The survey, conducted by the Kaiser Family Foundation,
a nonprofit research group, also shows that health-care
premiums are climbing at their highest rate in more
than a decade, driven by steep prescription drug costs,
pricey new medical technology and insurers' profit
gains.
Monthly premiums for employer-sponsored health care
in the United States jumped by 13.9 percent between
spring 2002 and 2003, the sharpest spike since 1990,
according to the study. And there is no let-up in
sight, according to analysts.
"We should expect to see rates of increase that
far outpace everything else, including profits,"
said Jon Gabel, vice president at the Health Research
Educational Trust, which helped run the survey.
The results provide a "perfect snapshot of our
national schizophrenia about health care," said
Gerald Shea, government affairs analyst at the AFL-CIO
umbrella union. There is a "pretty broad consensus
that this is unsustainable," he said. "We
can't have health inflation at five times the rate
of inflation, it's going to break the bank."
The poll found that 33 percent of the insured worry
that their income might not keep up with health premiums,
while just 8 percent said they fear being a victim
of a terror attack.
Spending on health care is set to hit 17.7 percent
of U.S. gross domestic product by 2012, up from 14.1
percent in 2001, according to government estimates.
WORKERS FEEL PINCH, COMPANIES SHOP AROUND
Tussles over rising health-care costs are at the
center of many labor talks between U.S. employers
and workers, including Verizon Communications and
the Big Three automakers.
And as the baby boom generation retires, the numbers
of people on the U.S. retirement health program Medicare
will swell. That's fueling a congressional debate
about adding prescription drugs to Medicare, which
now covers 41 million elderly and disabled.
Workers are feeling the pinch.
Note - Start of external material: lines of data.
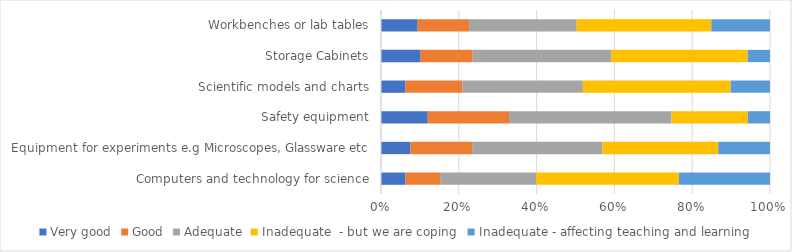
| Category | Very good | Good | Adequate | Inadequate  - but we are coping  | Inadequate - affecting teaching and learning |
|---|---|---|---|---|---|
| Computers and technology for science | 0.063 | 0.089 | 0.247 | 0.367 | 0.234 |
| Equipment for experiments e.g Microscopes, Glassware etc | 0.076 | 0.158 | 0.335 | 0.297 | 0.133 |
| Safety equipment | 0.12 | 0.209 | 0.418 | 0.196 | 0.057 |
| Scientific models and charts | 0.063 | 0.146 | 0.31 | 0.38 | 0.101 |
| Storage Cabinets | 0.102 | 0.134 | 0.357 | 0.35 | 0.057 |
| Workbenches or lab tables | 0.094 | 0.132 | 0.277 | 0.346 | 0.151 |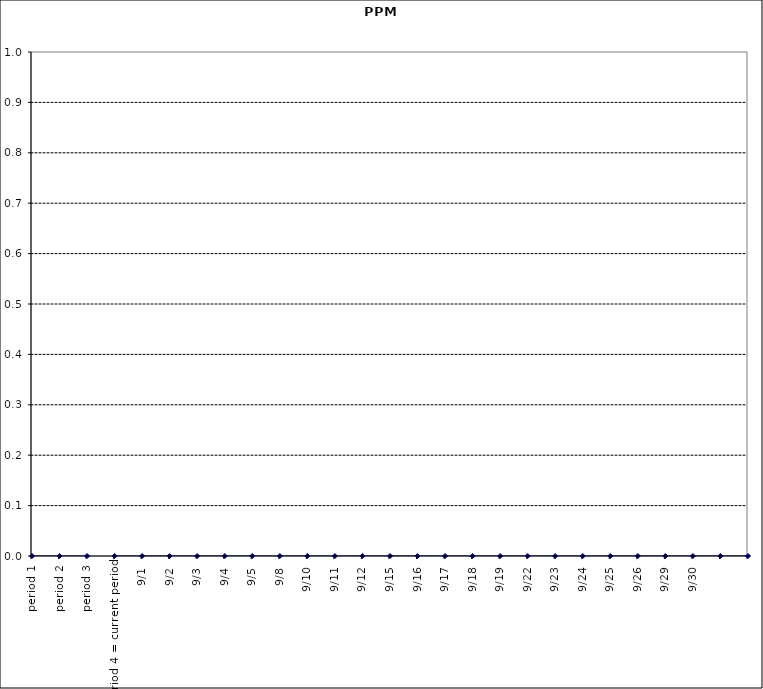
| Category | Series 0 |
|---|---|
| period 1 | 0 |
| period 2 | 0 |
| period 3 | 0 |
| period 4 = current period | 0 |
| 9/1 | 0 |
| 9/2 | 0 |
| 9/3 | 0 |
| 9/4 | 0 |
| 9/5 | 0 |
| 9/8 | 0 |
| 9/10 | 0 |
| 9/11 | 0 |
| 9/12 | 0 |
| 9/15 | 0 |
| 9/16 | 0 |
| 9/17 | 0 |
| 9/18 | 0 |
| 9/19 | 0 |
| 9/22 | 0 |
| 9/23 | 0 |
| 9/24 | 0 |
| 9/25 | 0 |
| 9/26 | 0 |
| 9/29 | 0 |
| 9/30 | 0 |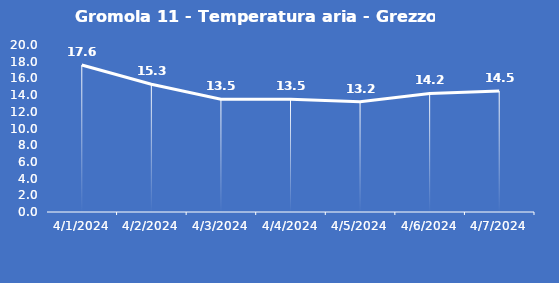
| Category | Gromola 11 - Temperatura aria - Grezzo (°C) |
|---|---|
| 4/1/24 | 17.6 |
| 4/2/24 | 15.3 |
| 4/3/24 | 13.5 |
| 4/4/24 | 13.5 |
| 4/5/24 | 13.2 |
| 4/6/24 | 14.2 |
| 4/7/24 | 14.5 |

Costs paid by workers
out of their own pockets for prescription drugs and
doctor visits jumped by at least 50 percent in just
the last three years, the report found.
Another key finding: 62 percent of companies are
shopping around to find a better health-insurance
deal.
HMO PROFITS
Premiums are rising a bit less rapidly at big companies
that take on the risk of health insurance themselves,
so-called self-insured employers like General Electric
Co.
This suggests that part of the rise in health-care
premiums can be linked to HMOs' expanding profit gains,
experts said.
To be sure, nearly every publicly traded HMO posted
record profits in recent quarters, as they keep raising
premiums to cope with underlying cost drivers: prescription
drugs, hospital and doctor fees.
But it's inaccurate to cast HMOs as villains because
they are just playing "catch-up" from an
earlier period when premiums trailed cost increases,
said Drew Altman, president of the Kaiser Family Foundation.
When HMOs start moving into new markets, or compete
by seeking new members, premiums could begin to decline,
experts said. But they added there is no sign of that
yet.
The poll results were based on a telephone survey
of 1,800 companies, taken from January to May.